=== EXERCISE DIRECTIONS ===
For the data that follows, print the line with "2008.0 | 17244 |", the line with "Marzo | 49 |", and all lines between them, exactly as they stand. Omit pictures and add nothing.

[Data records]
•••••

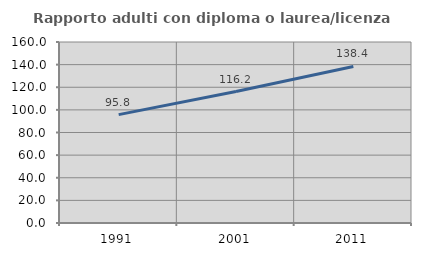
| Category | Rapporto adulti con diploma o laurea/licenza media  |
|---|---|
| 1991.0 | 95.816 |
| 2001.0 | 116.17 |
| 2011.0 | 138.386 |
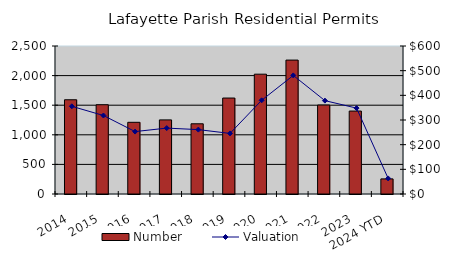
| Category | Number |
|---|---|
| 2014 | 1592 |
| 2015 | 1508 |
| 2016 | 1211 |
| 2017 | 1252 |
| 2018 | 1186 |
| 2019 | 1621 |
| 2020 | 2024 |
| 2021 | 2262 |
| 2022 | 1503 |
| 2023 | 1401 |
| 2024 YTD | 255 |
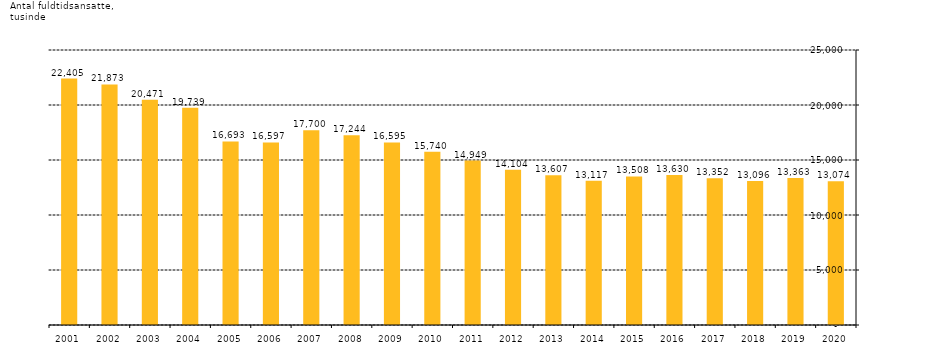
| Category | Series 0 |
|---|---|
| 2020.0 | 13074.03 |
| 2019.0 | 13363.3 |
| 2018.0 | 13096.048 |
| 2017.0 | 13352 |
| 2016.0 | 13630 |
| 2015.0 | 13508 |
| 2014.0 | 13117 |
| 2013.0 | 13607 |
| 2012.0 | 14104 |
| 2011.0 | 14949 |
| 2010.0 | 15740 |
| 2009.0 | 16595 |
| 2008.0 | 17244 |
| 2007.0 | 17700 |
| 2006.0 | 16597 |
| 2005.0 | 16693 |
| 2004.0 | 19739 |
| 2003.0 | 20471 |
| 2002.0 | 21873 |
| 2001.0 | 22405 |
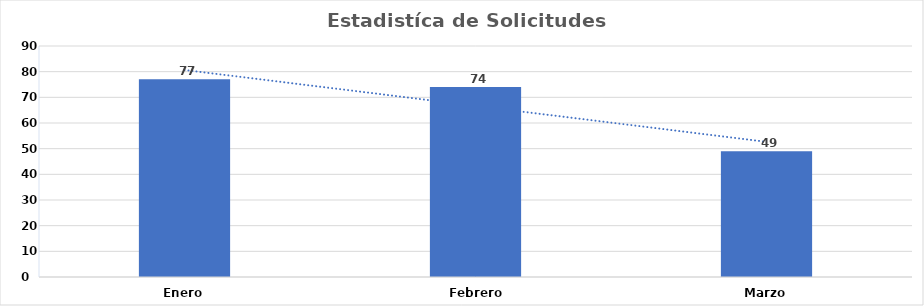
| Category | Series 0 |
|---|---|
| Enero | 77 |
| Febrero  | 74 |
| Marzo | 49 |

•••••

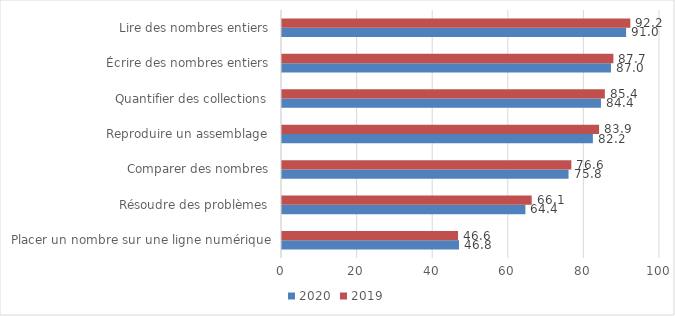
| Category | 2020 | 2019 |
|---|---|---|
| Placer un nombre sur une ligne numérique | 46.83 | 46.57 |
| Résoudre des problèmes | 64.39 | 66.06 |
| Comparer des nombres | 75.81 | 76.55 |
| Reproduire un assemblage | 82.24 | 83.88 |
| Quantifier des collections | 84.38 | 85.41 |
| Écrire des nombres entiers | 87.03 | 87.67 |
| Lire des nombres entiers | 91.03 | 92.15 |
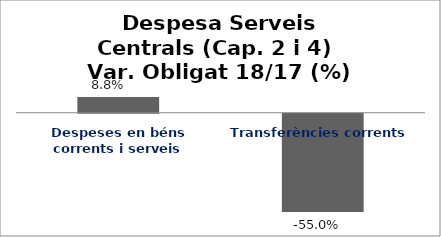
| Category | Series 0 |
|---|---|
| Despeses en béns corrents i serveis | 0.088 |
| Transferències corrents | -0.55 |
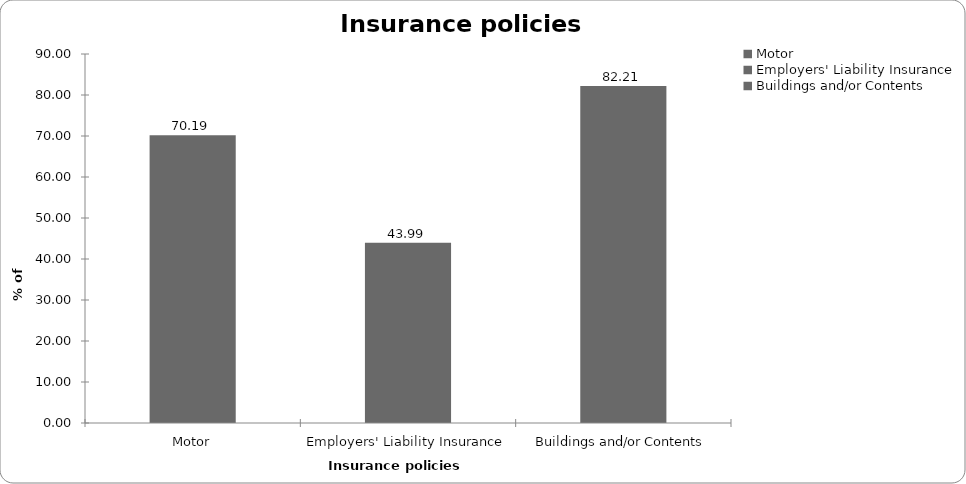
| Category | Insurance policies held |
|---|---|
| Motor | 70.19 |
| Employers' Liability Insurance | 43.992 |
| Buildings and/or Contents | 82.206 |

•••••

=== OUTPUT OF THE TASK ===
| 2008.0 | 17244 |
| 2007.0 | 17700 |
| 2006.0 | 16597 |
| 2005.0 | 16693 |
| 2004.0 | 19739 |
| 2003.0 | 20471 |
| 2002.0 | 21873 |
| 2001.0 | 22405 |
| Category | Series 0 |
|---|---|
| Enero | 77 |
| Febrero  | 74 |
| Marzo | 49 |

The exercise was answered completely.